Ils se regardèrent ; Magdeleine baissa les yeux ; une larme suspendue à ses cils noirs tomba sur la main de Stephen.

— Oh ! dit-il, qui pourrait nous séparer ? l’amour n’est-il pas plus fort que tout l’univers ? Il n’y a pas d’obstacle que je ne me sente la force de braver et de renverser sous mes pieds. Soutenu de votre amour, d’un regard de vous, je suis plus grand que le monde, et je briserais tout ce qui oserait se mettre entre nous : vous seule, Magdeleine, vous seule pouvez nous désunir et rompre le lien sacré qui attache l’une à l’autre nos deux existences.

— J’aurai aussi du courage et de la force, Stephen ; quand je me sentirai faible, je m’appuierai sur vous, car vous êtes mon appui et mon guide ; j’aurai du courage et de la force autant qu’en peut avoir une pauvre fille sans mère et sans expérience pour la remplacer ; et puis je prierai Dieu de bénir notre union, et les hommes ne peuvent rien contre ce que Dieu a béni.

— Oui, oui ; et qu’y a-t-il de plus agréable aux yeux de Dieu que deux cœurs purs comme les nôtres qui essayent une vie d’amour et goûtent le bonheur que Dieu lui-même a détaché de sa couronne de joies et de délices, pour le laisser tomber aux cœurs vertueux ? Si le Créateur laisse quelquefois tomber un regard sur la terre, il doit le reposer sur deux amants.

— Si je fais mal, Dieu est témoin de mon innocence ; j’écoute la voix de mon cœur, c’est lui qui l’a mise en moi.

— Non, dit Stephen, l’amour est l’âme de la vie. Dieu voudrait-il ôter les fleurs aux prairies et le parfum aux fleurs ? car la vie sans amours, c’est un champ aride, c’est une terre maudite que la pluie ni la rosée ne fécondent jamais. Magdeleine, moi aussi, mon cœur est pur comme le tien : seuls, sous les yeux du Créateur, au sein de la nature, le seul temple digne de lui, jurons d’être l’un à l’autre ; prions-le de bénir une union vertueuse et sainte.

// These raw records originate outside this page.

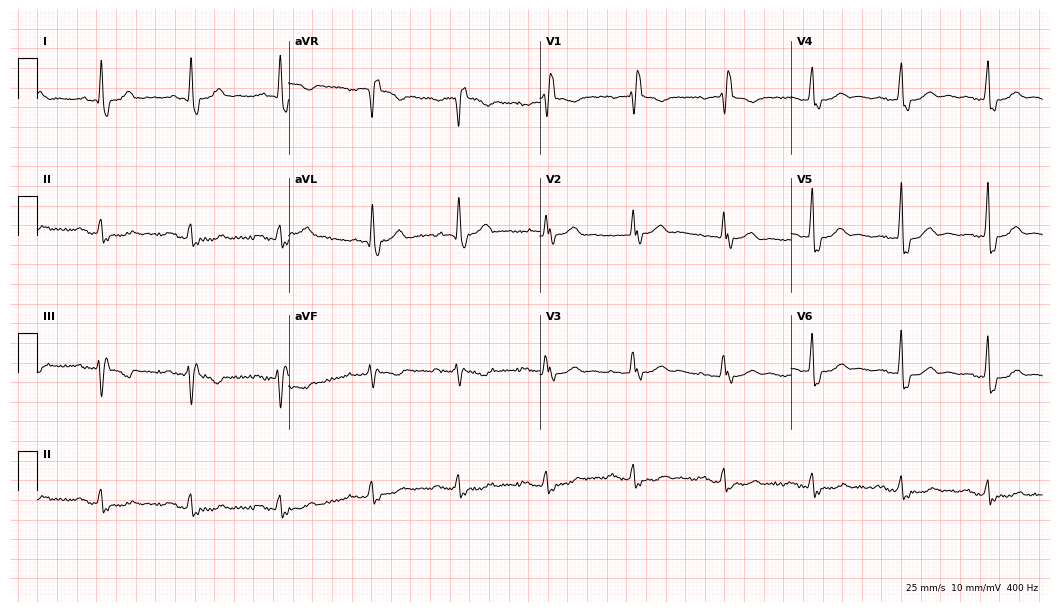
12-lead ECG from a woman, 81 years old. Shows right bundle branch block (RBBB).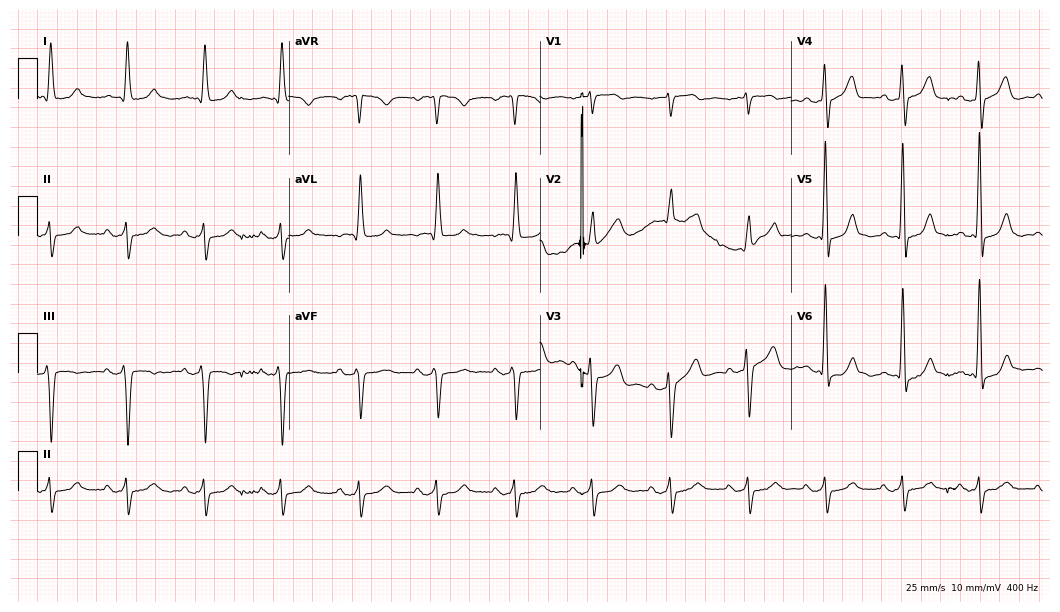
Electrocardiogram (10.2-second recording at 400 Hz), an 85-year-old male. Of the six screened findings (first-degree AV block, right bundle branch block, left bundle branch block, sinus bradycardia, atrial fibrillation, sinus tachycardia), none is recorded.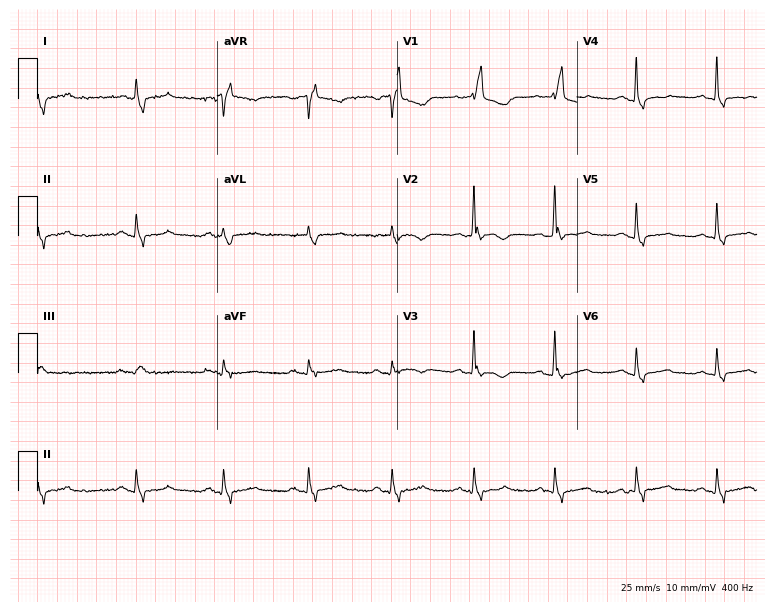
12-lead ECG from a 73-year-old female. Shows right bundle branch block.

Et tous deux, se tenant par la main, firent un serment, un serment vrai, partant du cœur et tel que le Créateur doit l’entendre, si toutefois nos vœux, nos craintes, nos joies, nos douleurs et nos prières parviennent jamais jusqu’à lui.

À ce moment, au milieu du silence mystérieux, comme le soleil ne laissait plus à l’occident qu’un reflet d’un jaune pâle, on entendit un chien pousser un de ces plaintifs et lugubres hurlements que la superstition regarde comme un présage certain de mort. Et tous deux tressaillirent, et il leur sembla que des nuages retombaient sur la terre : ce cri avait quelque chose d’horriblement sinistre.

Et d’ailleurs, quand on est heureux, on croit aux mauvais présages. Le bonheur est une neige blanche sur laquelle la moindre chose fait tache.

Ils se séparèrent après s’être répété plusieurs fois qu’ils s’aimaient, pour tâcher d’effacer de leur cœur la funeste impression de ce rire du démon, qui grince des dents en voyant le bonheur du ciel.